It was the second distinct time I was lobbied to watch “BoJack
Horseman.” This was a few days before I, more willingly, saw Bong
Joon-ho’s (“Snowpiercer”) “Parasite.” I had given “BoJack” a chance
once before, at another trusted friend’s lobbying, only to be turned off
by how on-the-nose the show seemed to be. At the time, I preferred my
social commentary to take more allegorical, thought-provoking forms,
perhaps in the spirit of Rod Serling’s “The Twilight Zone” — a favorite
from my adolescence.
Even though I pretended to work on homework while he queued
the third episode of the sixth and final season of “BoJack,” it wasn’t
long before I got sucked in. One scene
in particular struck me, when one of
the characters, Diane (Alison Brie,
“GLOW”), interviewed the CEO of an
increasingly
powerful
conglomerate,
and he told her on the record that he
murdered one of his employees. Diane
and I responded with equal shock at first,
only for the CEO to clarify that the U.S.
House of Representatives just approved
a bill legalizing murder for billionaires.
She and I both gradually resigned, too, to
the CEO’s explanations of how this could
be possible. “Really, Diane?” he asked,
each time she offered another check or
balance that might oppose the passing
of this seemingly absurd, but also
depressingly not-so-absurd measure. By
the final “Really?” I wondered: Is that
really so far-fetched, in this country?
Afterward, I asked my friend to
explain what he liked about the show,
offering my initial ambivalence in
response to its directness. He said that
that was actually the part of the show
he appreciated most — its willingness to
spell out the things we’re too scared to
admit could happen or are happening in
the world — which I now realize is what
this standout scene delivered.
A week later, as I tried to process
Bong’s latest feature, I kept revisiting that scene and conversation
about the appeal of a show like “BoJack Horseman.” “Parasite” makes
a similar appeal in the way it juggles reality and realism. And so do a
number of films from recent years — to the extent that they seem to
constitute a new wave of contemporary cinema. This wave — consisting
of films like Bong’s, as well as the work of directors like Hirokazu Kore-
eda and Boots Riley — is tidal. It disorients us, destabilizes the forces
(often insidious) that give structure to our lives, prevents us from taking
the air we breath for granted. And it’s what we need to reckon with the
extremes of capitalism in this day and age.

***

“Parasite” starts with a scenario for which the title prepares us.

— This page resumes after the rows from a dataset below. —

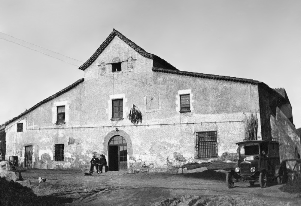 Façana de Can Solà amb gent i un cotxe d'època. Jordi Audet i Viñals (ca. 1928)
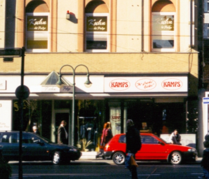 Friedrichstraße 23, 20217 Düsseldorf-Friedrichstadt (1997) Rechts die erste Filiale der Bäckerei-Kette Heiner Kamps (seit 1981) links Kürschnerei Pelzmodelle Kuhn, Klaus-Peter Kuhn (1986 bis 2001) vormals links: Wäschehaus Schütz vormals rechts: Photo Porst 2001 nach Umbau nur noch 1 Ladenlokal (Bäckerei Kamps)
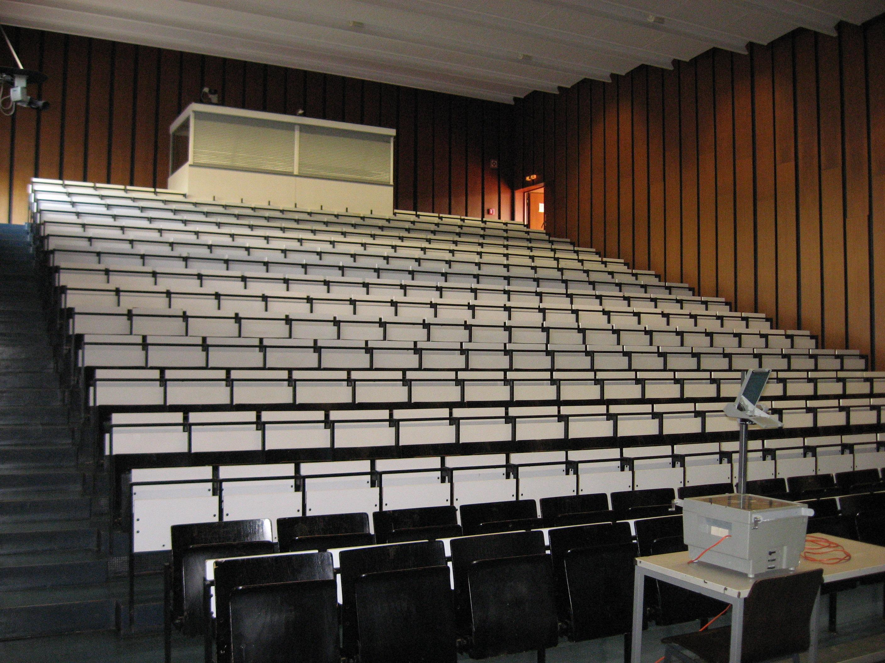 Der große Hörsaal der Architektur (L3 01 93), TU Darmstadt
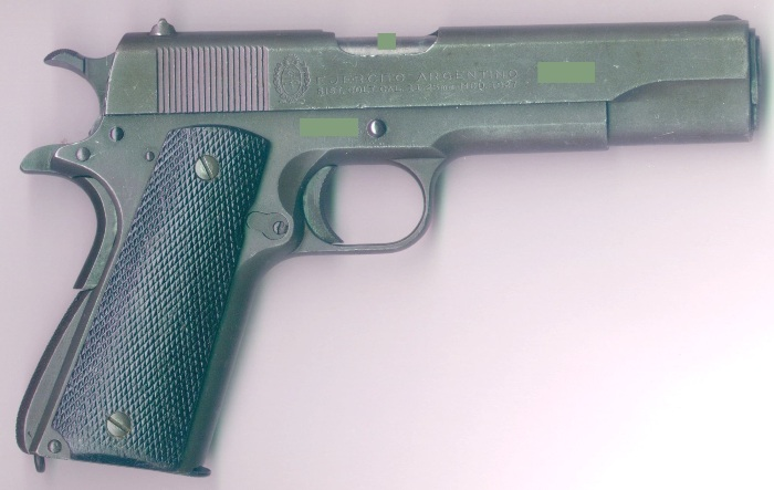 Sistema colt del ejercito, fosfatada y con marcajes extraños
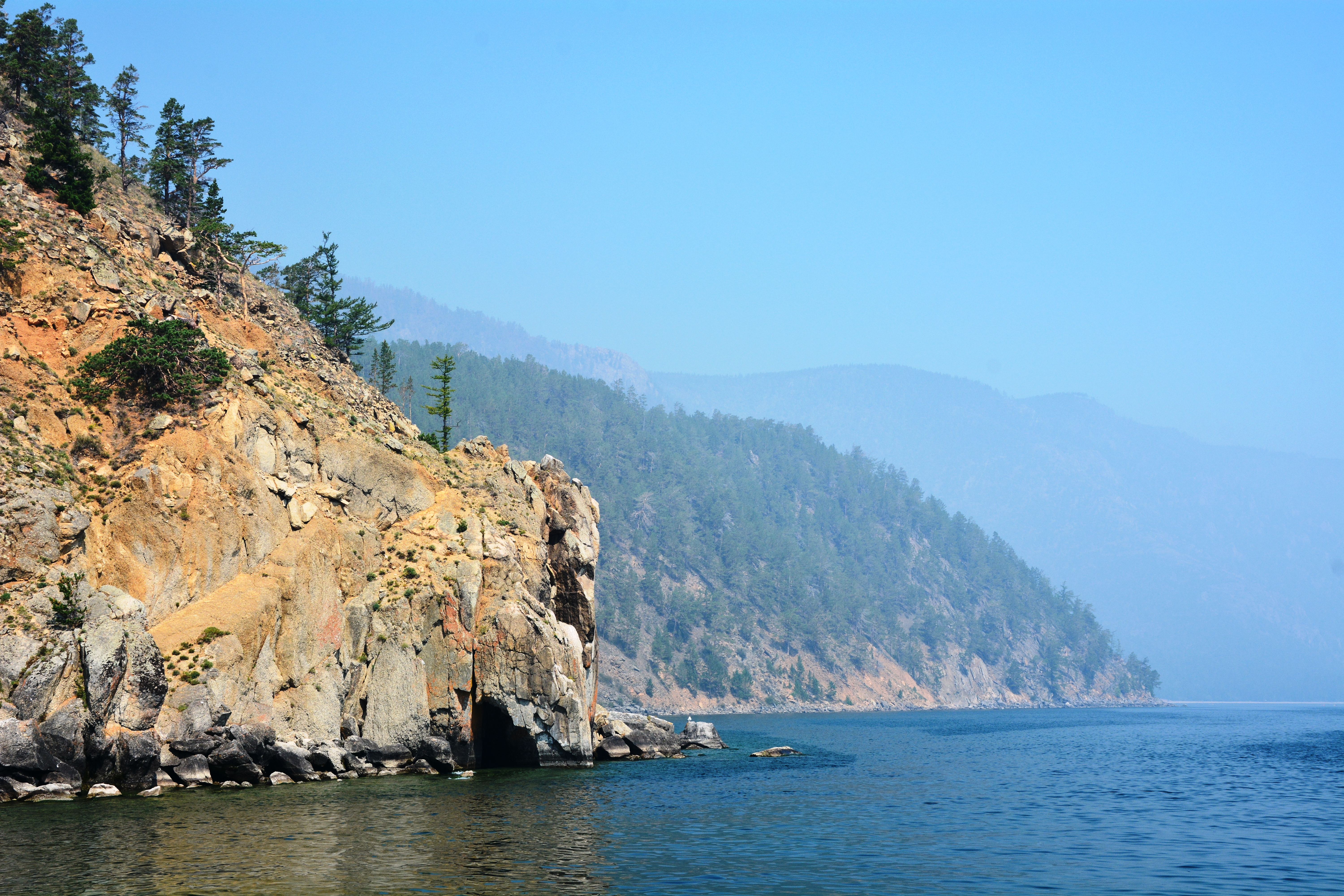 Мыс Арка: На территории Прибайкальского национального парка, координаты: N 52 21 959 E 105 49 604. Расположен примерно в 15 км к северу от бухты Песчаной,Иркутский район, Иркутская область This image is related to the protected area of Russia number 3810106
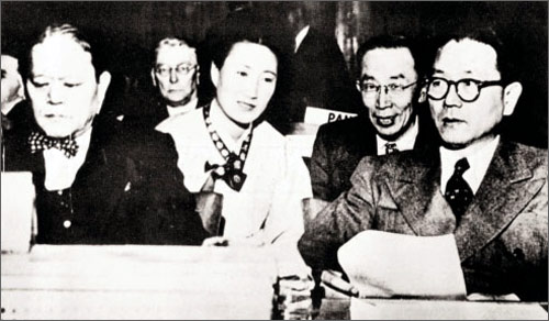 1948.12 파리 UN총회 옵저버 (조병옥, 모윤숙, 장면)
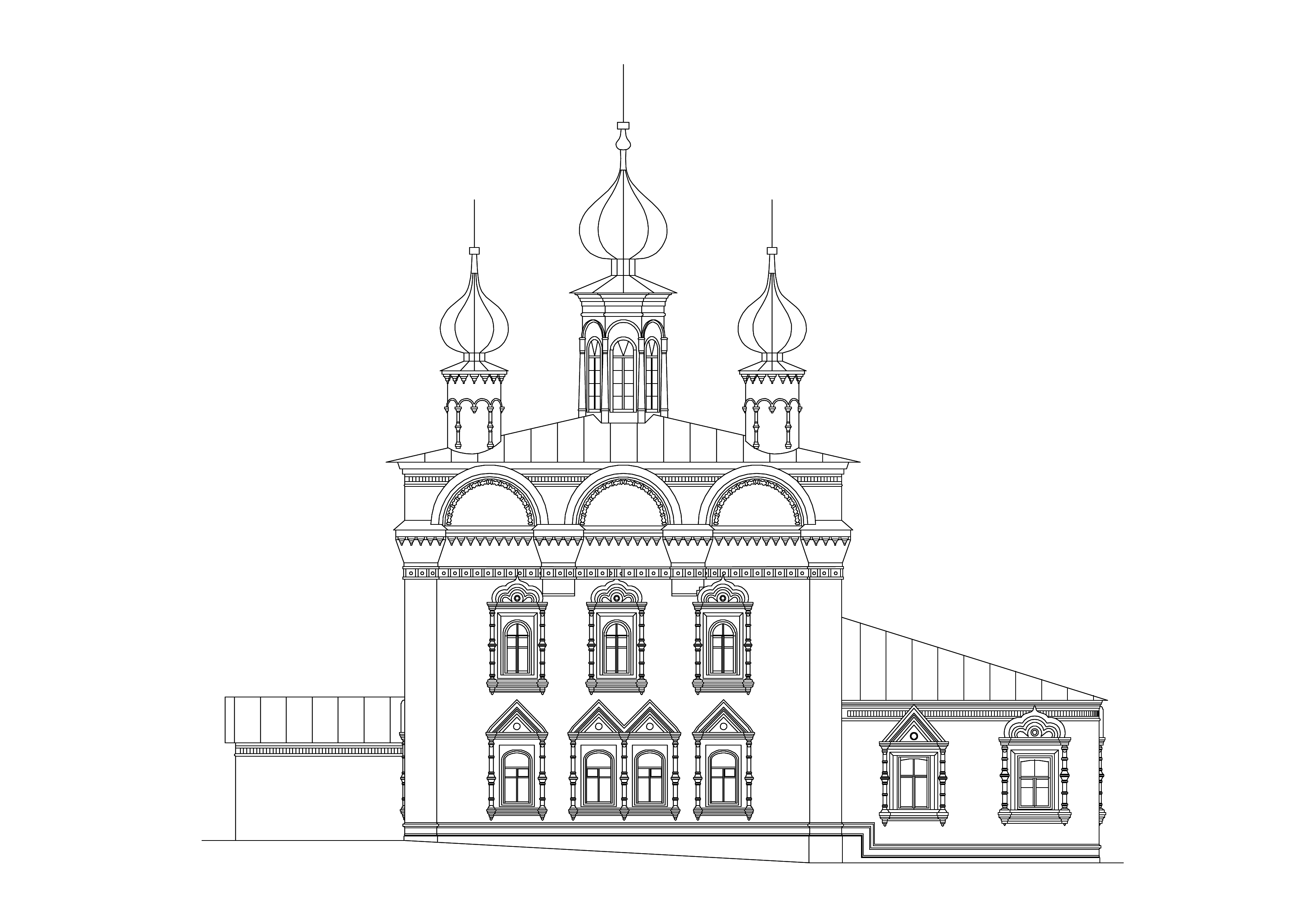 Спасская церковь. Чертёж. Город Соликамск
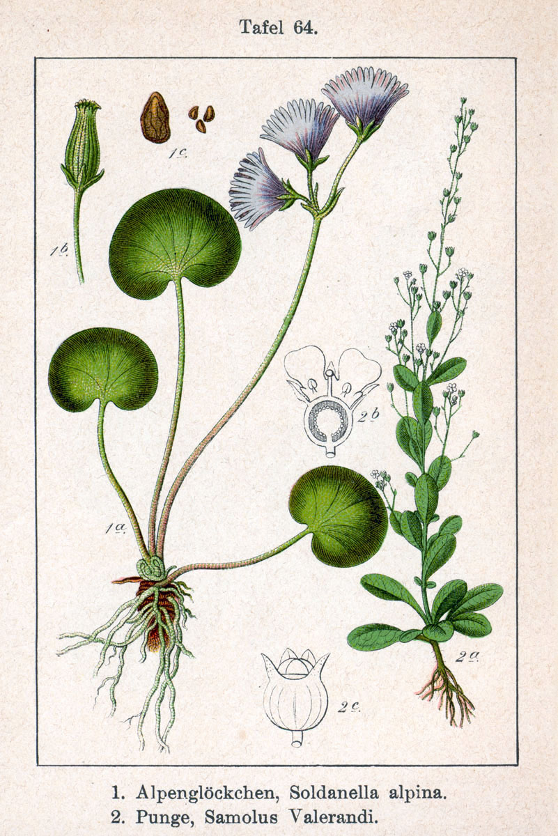 1. Soldanella alpina L. 2. Samolus valerandi L. Original Description 1. Alpenglöckchen, Soldanella alpina 2. Punge, Samolus valerandi
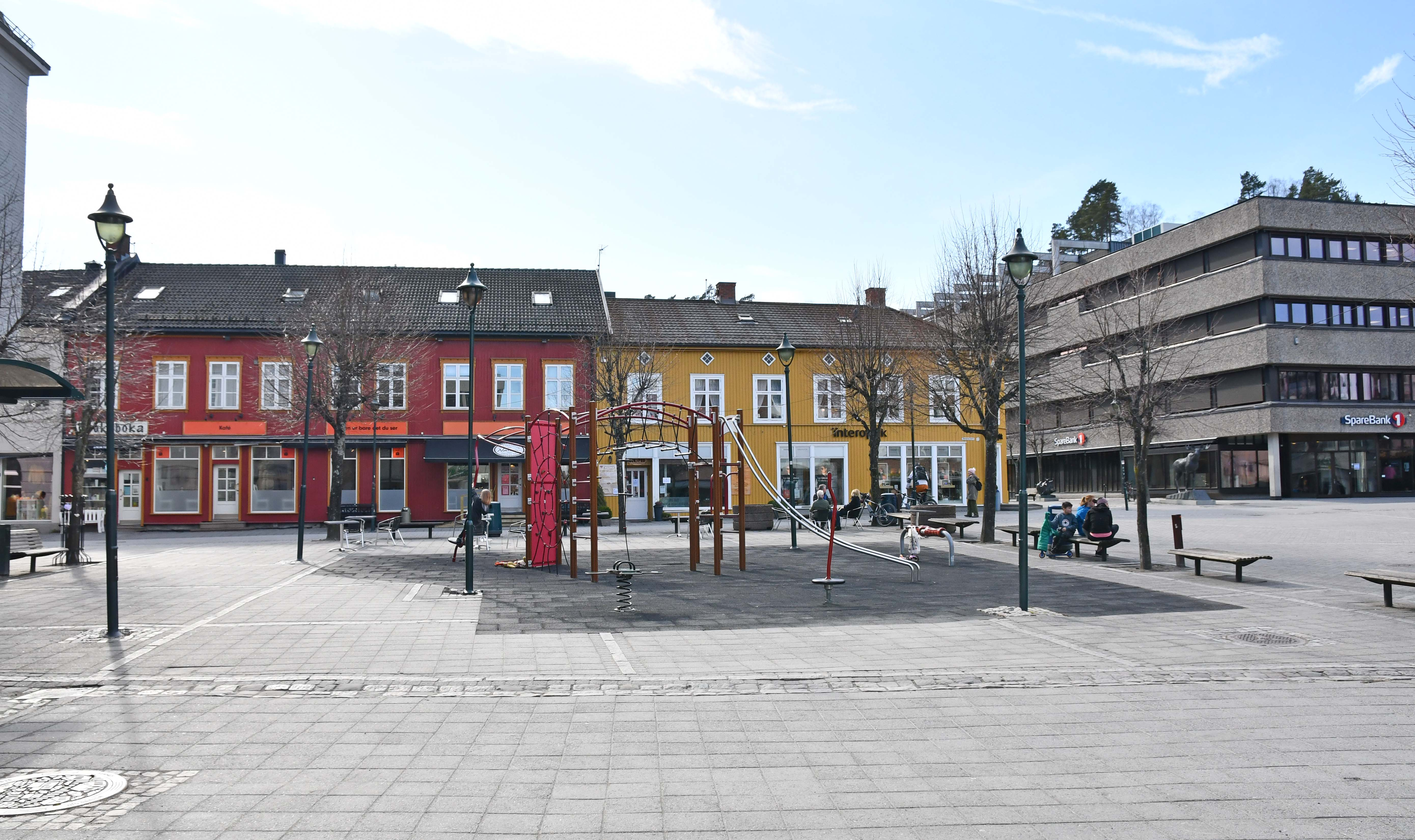 Søndre torv Hønefoss med lekeområdet og Søndre torv 7 og 8
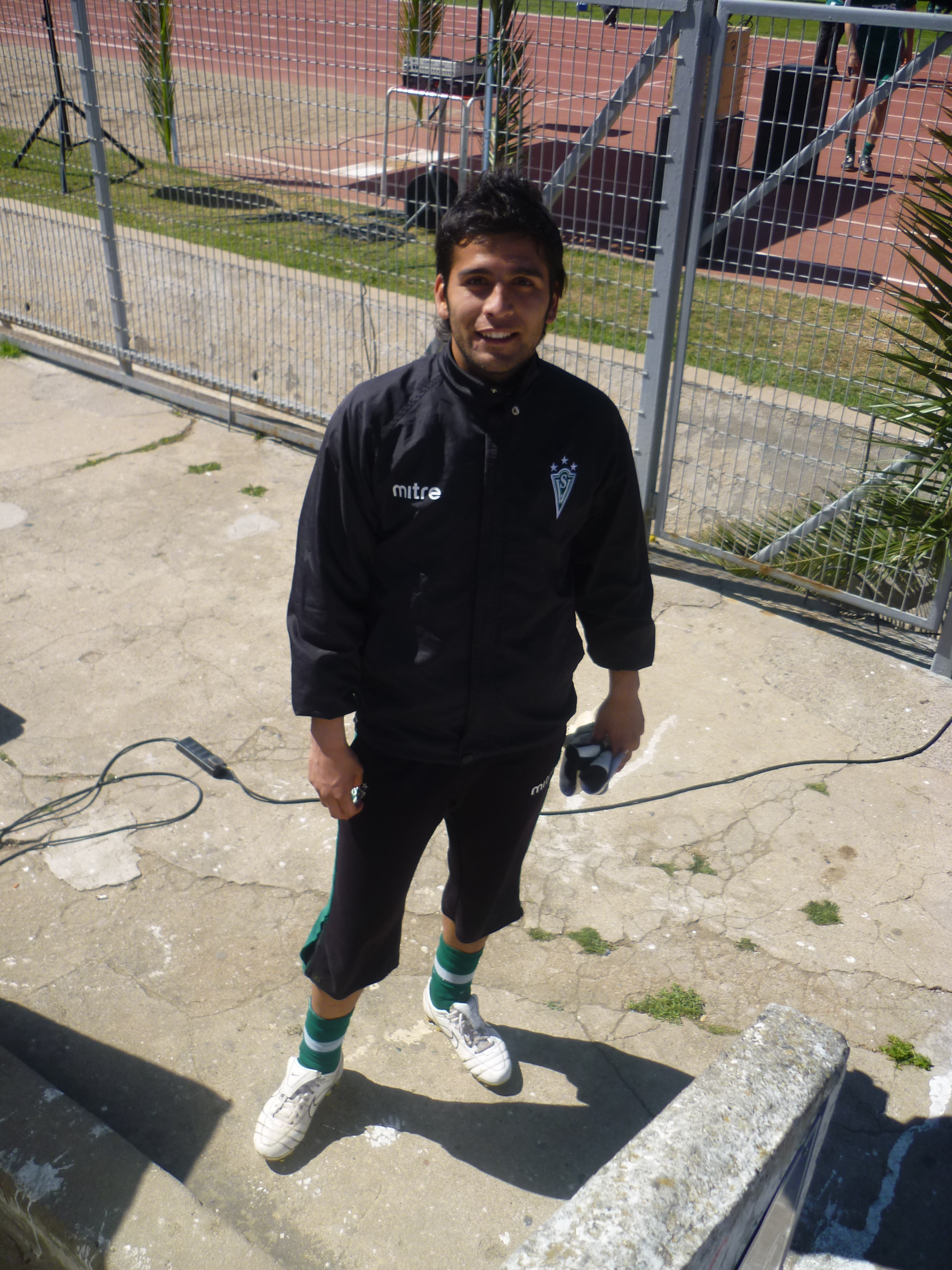 Fotografía de Diego Figueroa, jugador chileno perteneciente al Santiago Wanderers de la Primera División de Chile.
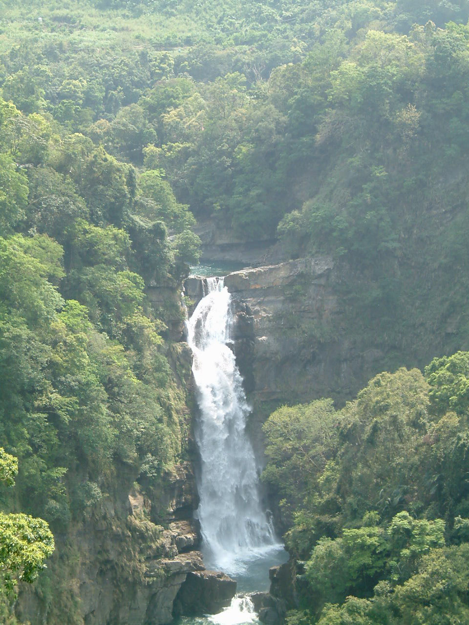 小烏來瀑布，位於台灣桃園縣復興鄉，落差約60公尺。
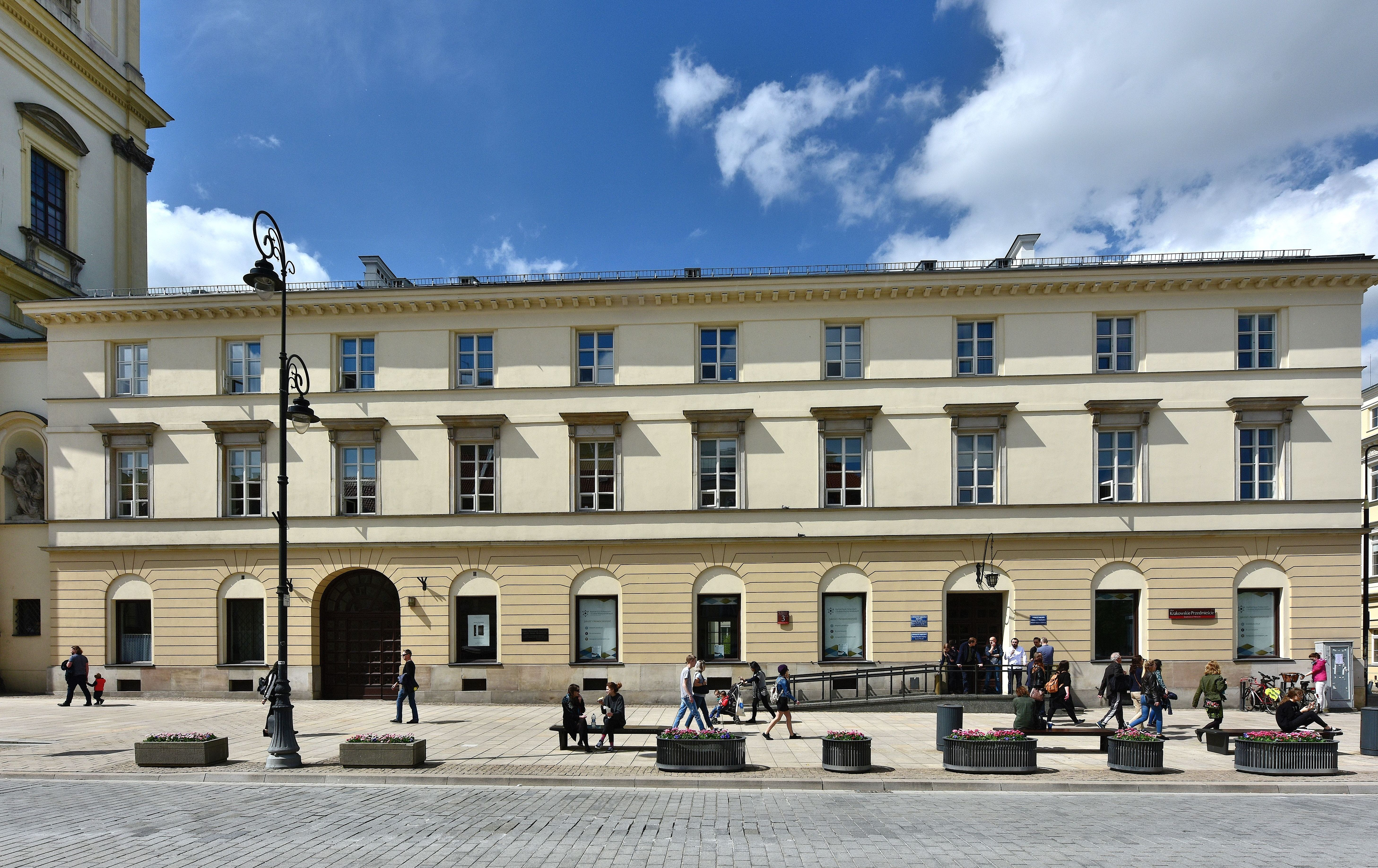 Budynek dawnego III Gimnazjum Męskiego przy ul. Krakowskie Przedmieście 3 w Warszawie, obecnie Uniwersytet Warszawski
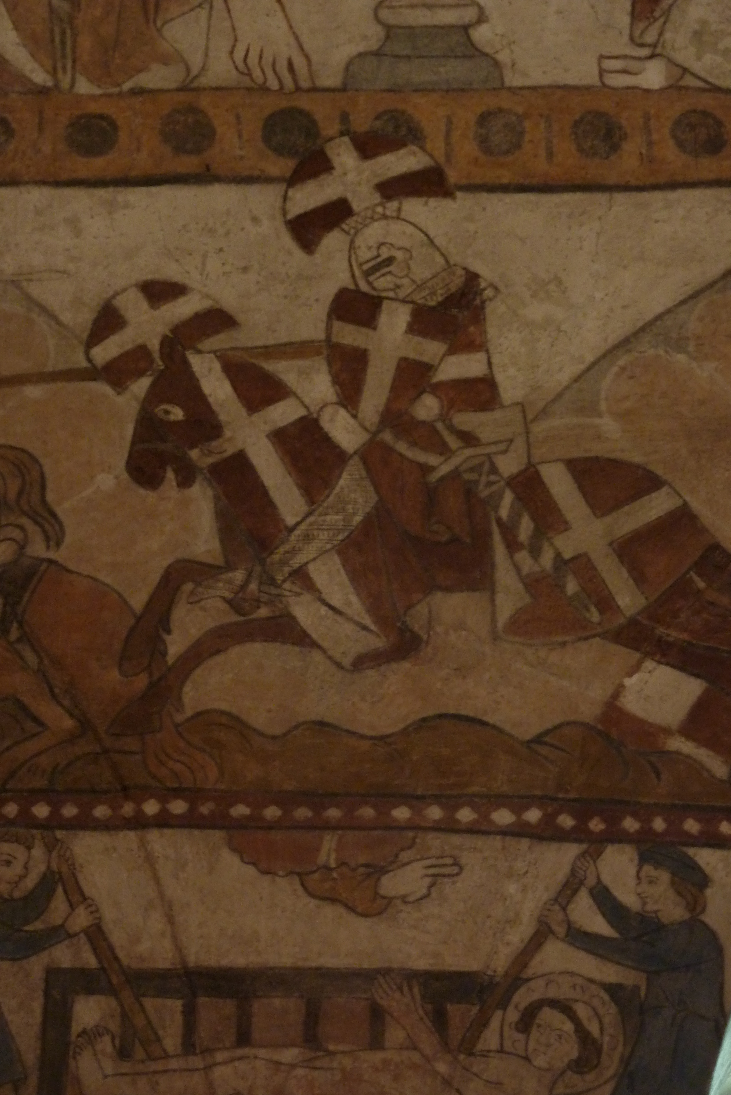 Katholische Pfarrkirche St. Cyriakus in Niedermendig, Wandmalerei um 1300, Ritter

The
four members of the Kim family — the father and mother, Ki-taek (Song
Kang-ho, “A Taxi Driver”) and Chung-sook (Jang Hye-jin), and their
young adult children, Ki-woo (Choi Woo-shik, “Train to Busan”) and
Ki-jeong (Park So-dam, “Ode to the Goose”) — are living in poverty
and struggling to find work. At his friend’s suggestion, Ki-woo finds
employment by forging a college degree and assuming a position as
a private tutor for the wealthy Park family’s young daughter Da-hye
(Jung Ziso, “Daughter”). The rest of the Kims then conspire to get
employed by the Park family — either getting the Parks’ servants fired,
or convincing the Parks they need additional staff, like an art therapist
for their son — and do so successfully for some time.
But to say “Parasite” is about a poor family’s infiltration of a rich

family’s domestic labor force is like saying, for instance, Boots Riley’s
“Sorry to Bother You” is about telemarketing. Both of these capitalist
critiques resist the chokehold of synopsis, and are better described
in terms of the range of social issues they fearlessly depict and
deconstruct. In Riley’s film, this ranges from union organizing to racial
discrimination, from violence in the media to corporate violations
against human rights. Bong juggles a range of issues as well — the
widening gap between rich and poor, class consciousness (or the lack
thereof), environmental catastrophe — but all through the lens of class
relations. And as these lists may imply, a characteristic of this new wave
of films is intersectionality: awareness of how the seemingly incidental
are interrelated, of how forms of marginalization converge, by no
accident, on the same targets.

While that may sound like a recipe for allegory (how better to
balance many competing conflicts than to metaphorize, to branch
out to both figurative and literal terrain?), directors like Bong resist
clearly signaling what we’re supposed to take as realism versus what
is metaphorical. On the one hand, that makes for a troubling viewer
experience. One sequence in particular comes to mind: when the Kim
family thinks they have the Park mansion all to themselves while the
Parks are out of town. While they luxuriate in the Parks’ food and

drink, Chung-sook makes a dark joke, that in spite of the power they
feel themselves to possess in that moment, the four of them would
scatter like cockroaches if they were caught. It’s hard to know what to
make of the next scene, then, that disturbingly fulfills her prediction, as
the Parks come back home unexpectedly and the Kims crawl under and
out from tables in order to escape unnoticed.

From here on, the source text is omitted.